Extended Data Fig. 2 Biophysical properties of human pyramidal neurons in high- vs low-grade glioma from individual patients.
Electrophysiological recordings were averaged and assessed according to individual patients diagnosed with high-grade (n = 32) and low-grade (n = 16) glioma. Trends in Rheobase, Maximum Action Potential (AP) Rate of Rise, AP amplitude and Resting Membrane Potential (RMP) were similar to the analysis performed in individual recordings. a, AP Firing Rate of pyramidal neurons from high- and low-grade glioma in response to somatic current step injections (20 pA, 1200 ms; n = 32 (high), 16 (low) patients). b, Rheobase in pyramidal neurons from high- and low-grade glioma (n = 32 (high), 16 (low) patients; p = 0.015, Mann-Whitney test). c, Maximum AP Rate of Rise (dV/dT) in pyramidal neurons recorded from high- and low-grade glioma (n = 32 (high), 16 (low) patients; p = 0.02, Mann-Whitney test). d, AP phase plot of membrane potential relative to threshold in high- and low-grade glioma (n = 32 (high), 16 (low) patients). e, Peak AP Amplitude in pyramidal neurons in high- and low-grade glioma (n = 32 (high), 16 (low) patients; p = 0.017, Mann-Whitney test). f, RMP in pyramidal neurons from high- and low-grade glioma (n = 32 (high), 16 (low) patients; p = 0.474, Mann-Whitney test). Data are presented as mean values ± SEM. ns, p > 0.05; *, p < 0.05.
Extended Data Fig. 3 Intrinsic properties of pyramidal neurons classified according to IDH status.
Biophysical properties of neurons recorded from tissue clinically determined as IDH wildtype (WT) or IDH-mutant (mutant). (a-f) Comparison between IDH-WT (light blue; n = 69 cells) and IDH-mutant (light green; n = 85 cells) for action potential (AP) (a) Amplitude (p = 0.0003), (b) Threshold (p = 0.005), (c) Max rate of rise (p = 0.01), (d) Rheobase (p = 0.178), (e) Half-Width (p = 0.328), (f) Rise-time (p = 0.924), (g) Adaptation ratio (p = 0.633), (h) Total number of APs (up to 510 pA), (i) Resting membrane potential (RMP, p = 0.458). Mean values are represented as bold lines. All data were analyzed using a linear mixed-effect model. ns, p > 0.05; **, p < 0.01; ***, p < 0.001; ****, p < 0.0001.

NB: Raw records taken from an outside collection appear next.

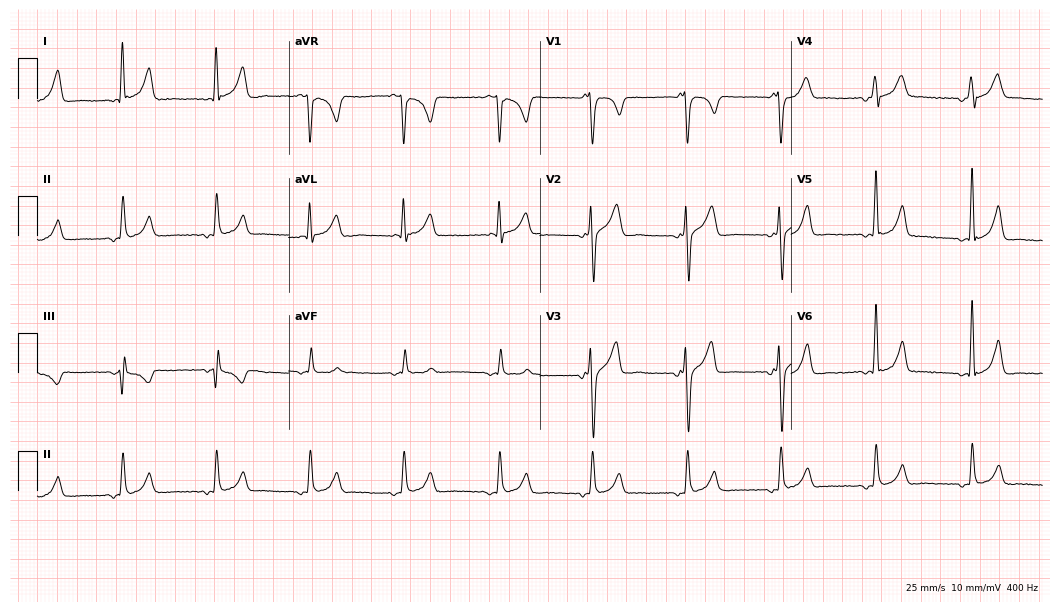
12-lead ECG from a man, 35 years old. Screened for six findings — first-degree AV block, right bundle branch block, left bundle branch block, sinus bradycardia, atrial fibrillation, sinus tachycardia — none is recorded. Only these six findings were labelled.
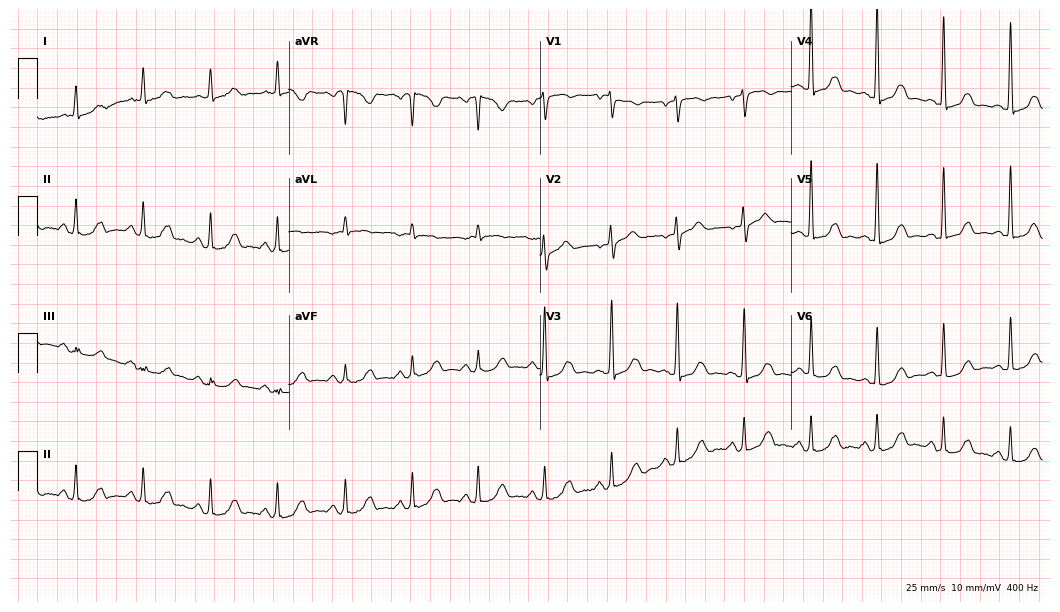
Electrocardiogram (10.2-second recording at 400 Hz), a female, 70 years old. Overall reading on record: normal ECG.
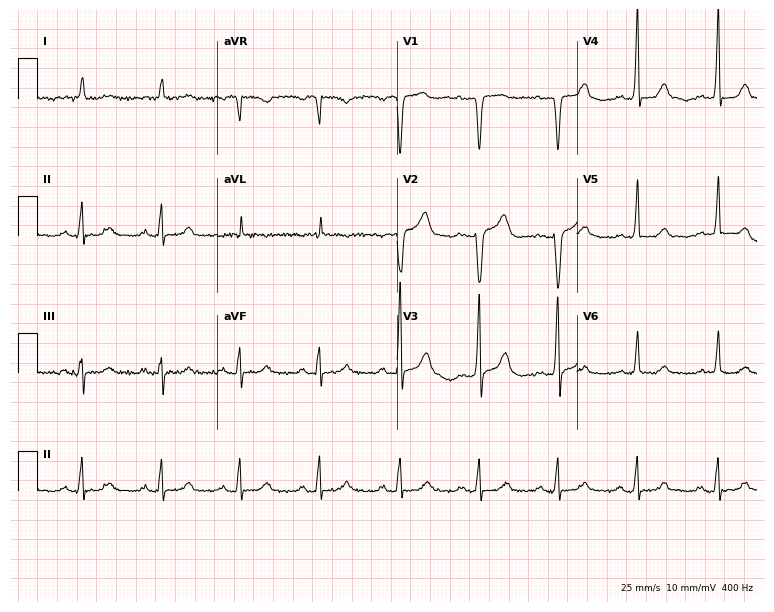
Standard 12-lead ECG recorded from a 76-year-old female. Read as a normal ECG.
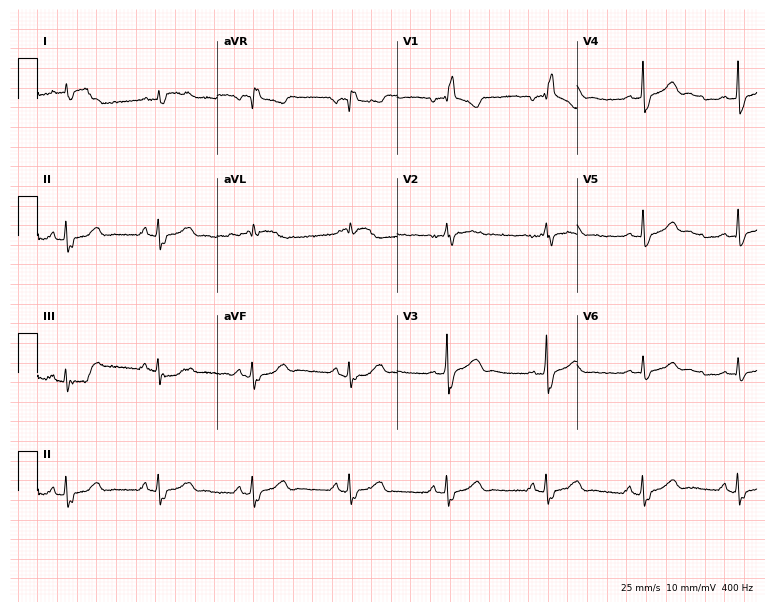
12-lead ECG from a 44-year-old man. Findings include right bundle branch block.
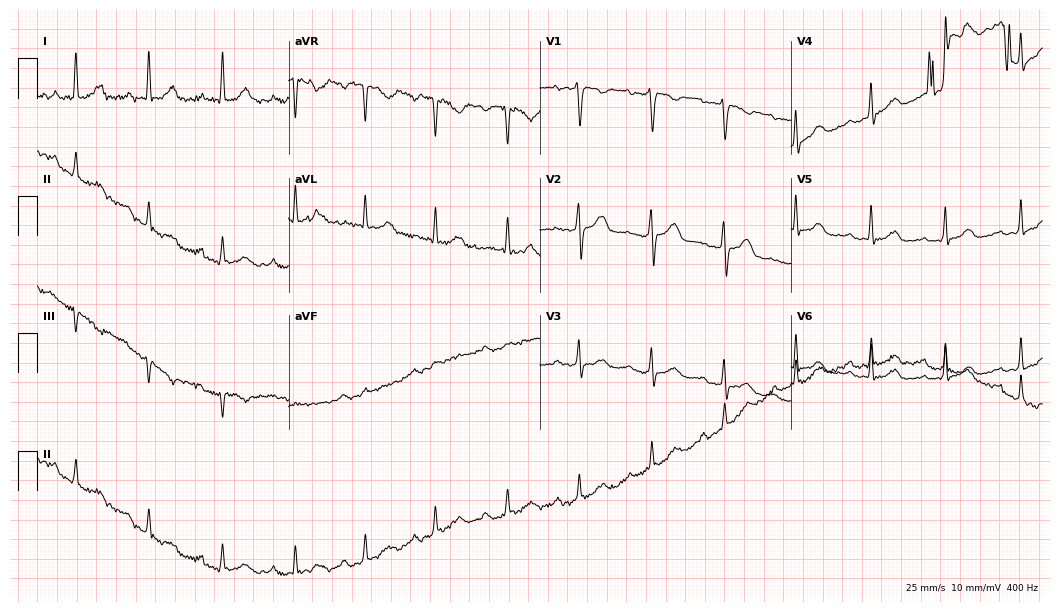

Extended Data Fig. 4 Classifier models and their performance in classifying neurons as recorded from high- or low-grade glioma.
a, Two-dimensional projection of training data using DFAC illustrating the separation of high- (blue) and low-grade (green) recordings, in the optimised discriminant (dimension-reduced) space. Performance for one classification test, out of 100 tests with random training data is shown. Large data points represent the centroids for high- (blue) and low-grade (green). b, DFACf projected discriminant scores for both training and test data for the sample shown in (a) illustrating the separation of training and test sets. c, The architecture of the LRC presents that multiple input features (or trace values) are first combined linearly by assigned weights and an intercept (bias), forming a weighted sum, and then this output is transformed by the sigmoid (logistic) activation function, mapping the value to a probability between 0 and 1. A binary prediction can ultimately be made to the model’s confidence on distinguishing the classes. d, The architecture of MLPC depicts an input layer that receives the raw data, which then feeds into a single hidden layer comprising 100 neurons. Each neuron in this hidden layer applies a non-linear activation function (ReLU) to its weighted sum of inputs, whose outputs are then passed to an output layer, producing the final class prediction. e, The classification performance in training strategies (n = 100 tests), including those fed with extracted features (DFACf and LRCf) and raw data (LRCt and MLPCt) (One-way ANOVA). Data are presented as mean values ± SEM. f, The performance of DFAC against the number of neurons used for training. Linear regression, R2 = 0.8847. **, p < 0.01; ****, p < 0.0001.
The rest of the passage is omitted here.